Legionaries were still flooding through the fort and out through the other gate beneath Fronto, and Salvius and his men had created a block of iron and bronze in that tunnel, attempting to deny the enemy, but they were in trouble. The Aegyptians had archers placed behind them and periodically raked the Roman lines with arrows, heedless of the fact that a few struck their own men. They could spare the manpower, Salvius could not, and access to the fort was at stake.
He watched, breath held, as legionaries tried desperately to force the great gates closed, but even as they pushed, men fell back with arrows thudding into them, while the enemy pressed in ever greater strength. Then, suddenly, the Aegyptian crowd parted and a cart appeared from the press, hurtling forwards. As the desperate legionaries forced the great gate closed, that cart slammed between the timbers, holding them apart. In desperation, the legionaries tried to push the cart back out, but the weight of men heaving it inside was too much. The gates were lost, and Fronto knew it at that moment.

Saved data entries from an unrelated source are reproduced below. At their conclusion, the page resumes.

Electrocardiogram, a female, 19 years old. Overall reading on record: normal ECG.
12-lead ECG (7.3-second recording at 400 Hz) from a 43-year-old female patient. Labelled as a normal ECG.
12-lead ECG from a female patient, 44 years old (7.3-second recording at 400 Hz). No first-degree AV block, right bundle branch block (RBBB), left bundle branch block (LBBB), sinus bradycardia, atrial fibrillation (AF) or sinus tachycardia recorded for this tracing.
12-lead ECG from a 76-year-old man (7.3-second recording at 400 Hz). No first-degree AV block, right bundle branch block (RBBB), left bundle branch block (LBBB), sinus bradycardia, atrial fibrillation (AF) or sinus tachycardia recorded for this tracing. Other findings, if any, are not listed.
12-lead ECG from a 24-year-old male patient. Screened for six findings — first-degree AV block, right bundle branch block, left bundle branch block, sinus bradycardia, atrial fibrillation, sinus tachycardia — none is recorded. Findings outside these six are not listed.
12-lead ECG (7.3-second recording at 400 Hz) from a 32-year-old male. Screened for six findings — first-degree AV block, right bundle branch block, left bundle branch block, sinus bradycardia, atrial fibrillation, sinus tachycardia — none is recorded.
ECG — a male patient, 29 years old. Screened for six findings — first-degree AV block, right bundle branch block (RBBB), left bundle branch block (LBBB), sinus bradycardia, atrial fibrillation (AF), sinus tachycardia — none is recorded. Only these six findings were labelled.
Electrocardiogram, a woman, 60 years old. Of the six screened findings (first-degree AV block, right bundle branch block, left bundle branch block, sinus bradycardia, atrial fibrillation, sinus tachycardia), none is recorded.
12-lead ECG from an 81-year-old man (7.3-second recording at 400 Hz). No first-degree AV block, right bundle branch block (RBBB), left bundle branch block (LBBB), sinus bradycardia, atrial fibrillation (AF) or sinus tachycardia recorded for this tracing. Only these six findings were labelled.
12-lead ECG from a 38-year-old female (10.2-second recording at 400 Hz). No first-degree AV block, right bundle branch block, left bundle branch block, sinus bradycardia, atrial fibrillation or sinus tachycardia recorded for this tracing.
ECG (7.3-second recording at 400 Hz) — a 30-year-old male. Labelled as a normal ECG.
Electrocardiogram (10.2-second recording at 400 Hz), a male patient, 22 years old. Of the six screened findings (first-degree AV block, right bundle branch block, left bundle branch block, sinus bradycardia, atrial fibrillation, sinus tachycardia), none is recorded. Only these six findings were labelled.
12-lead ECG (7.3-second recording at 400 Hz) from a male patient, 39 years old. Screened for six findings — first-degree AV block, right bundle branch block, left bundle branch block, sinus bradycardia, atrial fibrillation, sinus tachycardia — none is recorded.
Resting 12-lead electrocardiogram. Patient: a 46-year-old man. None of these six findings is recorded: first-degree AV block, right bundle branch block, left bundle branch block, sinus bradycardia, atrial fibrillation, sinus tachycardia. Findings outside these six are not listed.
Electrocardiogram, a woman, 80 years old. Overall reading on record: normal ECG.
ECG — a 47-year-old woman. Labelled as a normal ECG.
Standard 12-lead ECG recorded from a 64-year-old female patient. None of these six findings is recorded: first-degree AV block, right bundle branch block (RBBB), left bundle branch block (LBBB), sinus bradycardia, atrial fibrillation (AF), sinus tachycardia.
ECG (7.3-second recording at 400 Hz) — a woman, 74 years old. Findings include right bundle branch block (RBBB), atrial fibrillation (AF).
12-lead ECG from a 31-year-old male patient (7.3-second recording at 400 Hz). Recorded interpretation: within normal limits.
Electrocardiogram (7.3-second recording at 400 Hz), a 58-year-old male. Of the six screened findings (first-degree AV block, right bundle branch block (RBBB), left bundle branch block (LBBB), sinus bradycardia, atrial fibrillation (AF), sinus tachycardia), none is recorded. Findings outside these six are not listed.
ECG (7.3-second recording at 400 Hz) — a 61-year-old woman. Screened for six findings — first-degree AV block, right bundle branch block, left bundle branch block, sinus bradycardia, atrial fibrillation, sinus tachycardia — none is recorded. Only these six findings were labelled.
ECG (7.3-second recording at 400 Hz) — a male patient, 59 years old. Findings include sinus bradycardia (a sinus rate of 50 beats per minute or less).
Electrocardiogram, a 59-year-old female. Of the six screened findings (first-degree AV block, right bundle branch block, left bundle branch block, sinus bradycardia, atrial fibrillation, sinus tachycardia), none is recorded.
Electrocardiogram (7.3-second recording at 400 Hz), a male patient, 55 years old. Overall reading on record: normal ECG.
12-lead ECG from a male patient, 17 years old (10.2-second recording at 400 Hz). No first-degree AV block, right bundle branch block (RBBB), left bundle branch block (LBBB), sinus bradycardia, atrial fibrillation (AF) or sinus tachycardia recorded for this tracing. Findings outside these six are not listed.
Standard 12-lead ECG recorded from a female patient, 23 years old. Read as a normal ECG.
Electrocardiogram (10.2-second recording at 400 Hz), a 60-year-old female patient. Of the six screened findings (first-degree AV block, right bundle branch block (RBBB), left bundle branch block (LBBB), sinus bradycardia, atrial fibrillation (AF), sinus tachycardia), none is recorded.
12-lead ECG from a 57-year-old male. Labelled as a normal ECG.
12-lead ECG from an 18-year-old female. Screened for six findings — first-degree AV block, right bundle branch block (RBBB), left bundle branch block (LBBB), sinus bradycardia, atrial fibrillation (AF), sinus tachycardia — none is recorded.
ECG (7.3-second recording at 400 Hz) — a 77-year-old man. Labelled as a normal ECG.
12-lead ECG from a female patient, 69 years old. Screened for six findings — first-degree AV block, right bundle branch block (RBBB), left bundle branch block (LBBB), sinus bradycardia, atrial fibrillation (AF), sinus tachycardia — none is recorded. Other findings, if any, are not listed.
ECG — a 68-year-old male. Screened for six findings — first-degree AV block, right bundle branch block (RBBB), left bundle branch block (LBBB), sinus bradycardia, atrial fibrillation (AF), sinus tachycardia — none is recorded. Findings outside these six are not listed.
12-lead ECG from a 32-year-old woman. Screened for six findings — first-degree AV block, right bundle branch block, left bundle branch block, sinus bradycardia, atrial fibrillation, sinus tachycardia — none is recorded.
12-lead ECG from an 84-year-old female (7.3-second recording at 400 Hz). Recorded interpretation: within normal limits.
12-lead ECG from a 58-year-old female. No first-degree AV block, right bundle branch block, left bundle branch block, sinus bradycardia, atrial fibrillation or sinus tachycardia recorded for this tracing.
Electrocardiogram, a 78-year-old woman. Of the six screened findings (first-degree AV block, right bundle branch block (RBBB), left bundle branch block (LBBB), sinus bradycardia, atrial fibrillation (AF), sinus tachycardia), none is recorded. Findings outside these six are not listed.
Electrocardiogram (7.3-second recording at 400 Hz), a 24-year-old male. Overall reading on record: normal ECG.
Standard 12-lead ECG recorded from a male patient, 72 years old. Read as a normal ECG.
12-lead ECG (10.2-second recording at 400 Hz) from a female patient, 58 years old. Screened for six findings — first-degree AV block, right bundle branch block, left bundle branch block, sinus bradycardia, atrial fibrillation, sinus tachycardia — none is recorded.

If the gates were lost, then so was the fort. If the fort fell, then their control of the Heptastadion was in danger. The enemy had withdrawn carefully all the way from the island, drawing the Roman forces forward, extending them, like a clever swordsman tricking his opponent into fatally overextending himself. Then they had struck with confidence, ravaging Caesar’s army and pushing them back.
Damn them.
Carfulenus had seen it coming, hadn’t he? That was
why he was urging Fronto down. Sensible.
Shit.
A new focus of panicked screaming drew his attention and, already anticipating the worst, he turned to look back along the Heptastadion. The enemy’s ships that had been out in the undefendable commercial harbour to the west, on the other side of the Heptastadion, had closed on the great mole, staying a safe thirty paces from the stonework, from which they had begun to launch a barrage of missiles into the soldiers fleeing along it at Carfulenus’ direction..
Fronto snarled. This entire damn battle the command had insisted upon had been invited by the enemy, allowing them to let Rome put their head into the lion’s mouth. The lion had then snapped its jaws shut. Rome was fleeing back to the island, losing everything they had gained since they set foot on the Heptastadion, but while the status quo could settle once more, Aegyptian losses had been paltry, while the Romans had fallen in swathes.
They had to get out. Now. Fast,
His gaze flicked across the harbour once more, and he was grateful to see that the navy was moving. Caesar was being hauled out of the water aboard a fast courier ship. Brutus’ fleet had split. Half had gone towards the bridge in the Heptastadion to prevent any further Aegyptian ships breaking through, the others racing for the southern end of the great mole and the troops now fleeing under enemy missiles. Help was coming. It would be too late to save the fort, but it might help preserve men in the face of this almighty fuck-up.
His attention turned back to the courtyard. Salvius had determined that the gate was lost, and was even now pulling back from it, his men forming a shield wall, with an angled roof from the second row and a straight cover of shields from the lines behind, a testudo without sides that pulled back across the fort, presenting a painted wooden wall to the enemy.